O grupo saiu de Braga em direção a Ponte de Lima,
para depois continuar para Valença, Tuí, Pontevedra
e Santiago.
É possível que em 1325 Dª Isabel e o seu séquito viajassem de Coimbra até
Montemor-o-Velho, ali tomassem um barco para o norte, com destino ao Porto, ou
inclusive a Padrón. Mas será especular, dado não se ter a certeza de nada, pois
desde um destes portos poderiam ter seguido peregrinando a cavalo, como era
habitual entre os nobres e reis medievais, pouco dados a longas caminhadas, pois
viajar sobre arreio já lhes parecia bastante sacrifício, sobretudo se tinham idade
avançada. A Rainha Santa em 1325 teria cerca de 55 anos (faleceu com 66 anos),
uma esperança de vida média-alta para sua época, tendo em conta que havia
casado com 12 anos. Outra possibilidade, é que o cortejo da Rainha tenha realizado
o itinerário a cavalo desde Coimbra, e entrando na Galiza por Tuí.

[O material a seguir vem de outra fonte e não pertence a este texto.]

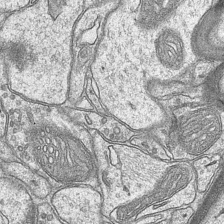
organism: Mouse
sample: CA1 Hippocampus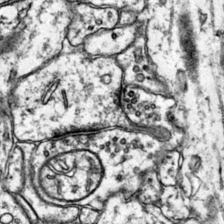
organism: Mouse
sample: Primary visual cortex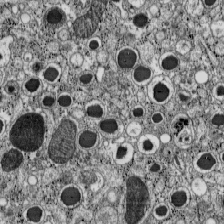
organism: C57BL Mouse
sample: Pancreatic islet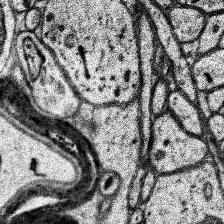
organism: Human
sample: Temporal Lobe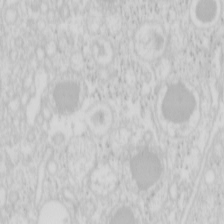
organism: Mouse
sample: Pancreas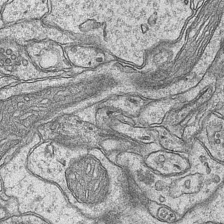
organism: Mouse
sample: CA1 Hippocampus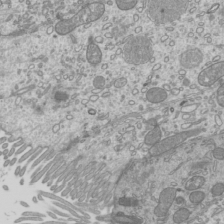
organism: Mouse
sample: Cilia; mouse epididymis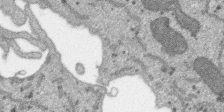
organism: Human
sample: Lung epithelial cells infected with SARS-CoV-2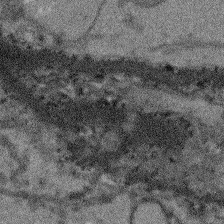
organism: Arabidopsis thaliana
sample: Root tip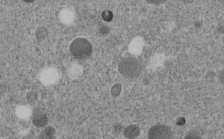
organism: C. elegans
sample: C. elegans embryo early stage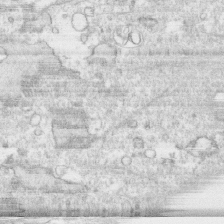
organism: Human
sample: CRL-1474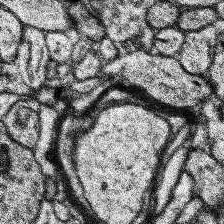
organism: Human
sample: Temporal Lobe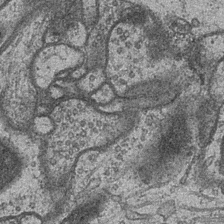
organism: Drosophila
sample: Optic medulla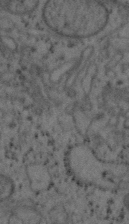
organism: Human
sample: HeLa cells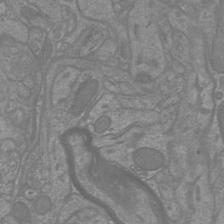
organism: Mouse
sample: Cortical neurons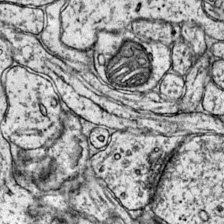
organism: Mouse
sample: Primary visual cortex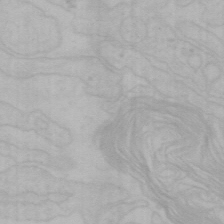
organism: Mouse
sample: Choroid plexus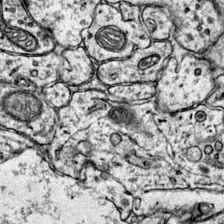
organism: Mouse
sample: Primary visual cortex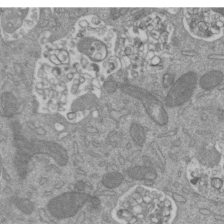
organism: Mouse
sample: ED-1 cell nuclei; centrioles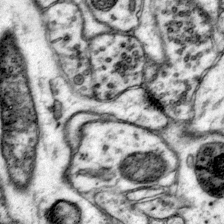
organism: Mouse
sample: Primary visual cortex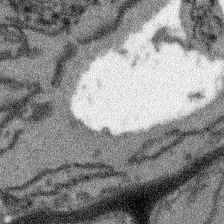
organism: Arabidopsis thaliana
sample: Root tip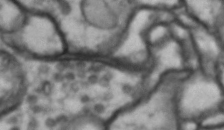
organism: Drosophila
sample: Brain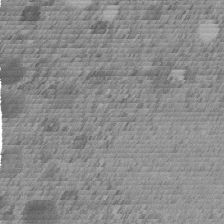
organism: C. elegans
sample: C. elegans embryo early stage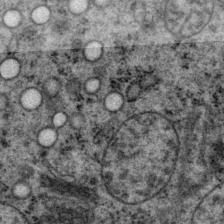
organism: P. pacificus
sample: Pharynx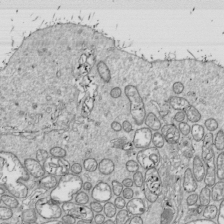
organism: Drosophila
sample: Cell division; meiosis; drosophila spermatocytes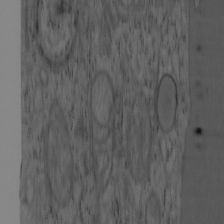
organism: Human
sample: HeLa cells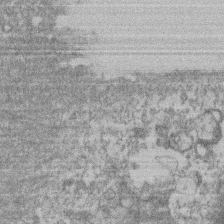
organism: Mouse
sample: T cell stromal cell synapse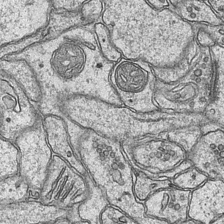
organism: Mouse
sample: CA1 Hippocampus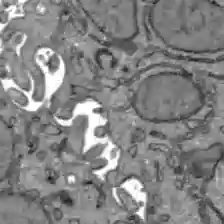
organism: C57BL Mouse
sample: Liver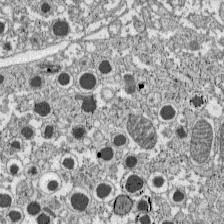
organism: C57BL Mouse
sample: Pancreatic islet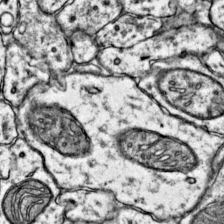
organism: Mouse
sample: Primary visual cortex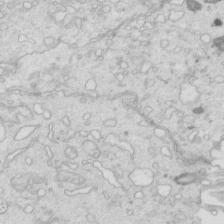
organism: Mouse
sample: Multiciliated cells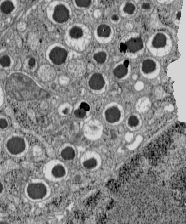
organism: C57BL Mouse
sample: Pancreatic islet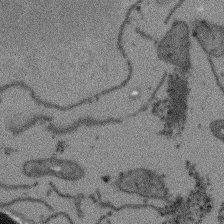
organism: Arabidopsis thaliana
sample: Root tip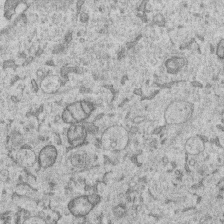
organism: Human
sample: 1205lu cells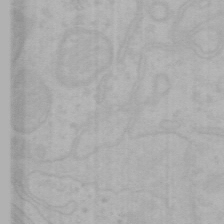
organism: Mouse
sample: Choroid plexus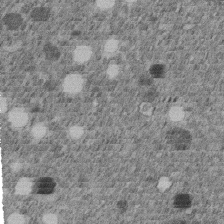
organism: C. elegans
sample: C. elegans embryo early stage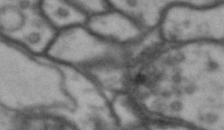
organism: Drosophila
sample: Brain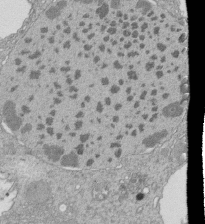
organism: Tetrahymena
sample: Cilia in tetrahymena

A estátua que enfeita o sepulcro da Rainha Isabel, obramestra da escultura gótica portuguesa, mostra os
rasgos finos do rosto, possível retrato da soberana,
ornamentada no hábito das clarissas. Mestre Pêro, que
foi o escultor que realizou em 1330, a peça num único
bloco de pedra calcária de Ançã, Coimbra, ajustando as
têmporas da rainha à sua coroa, não se esqueceu de
lhe colocar na cintura a escarcela com a concha e nas
suas mãos o bordão em tau que tinha obtido em
Compostela. Deste modo, reforçando o papel de devota
peregrina de Santiago, que subsiste como recordação
das gerações, da única Rainha Santa de Portugal.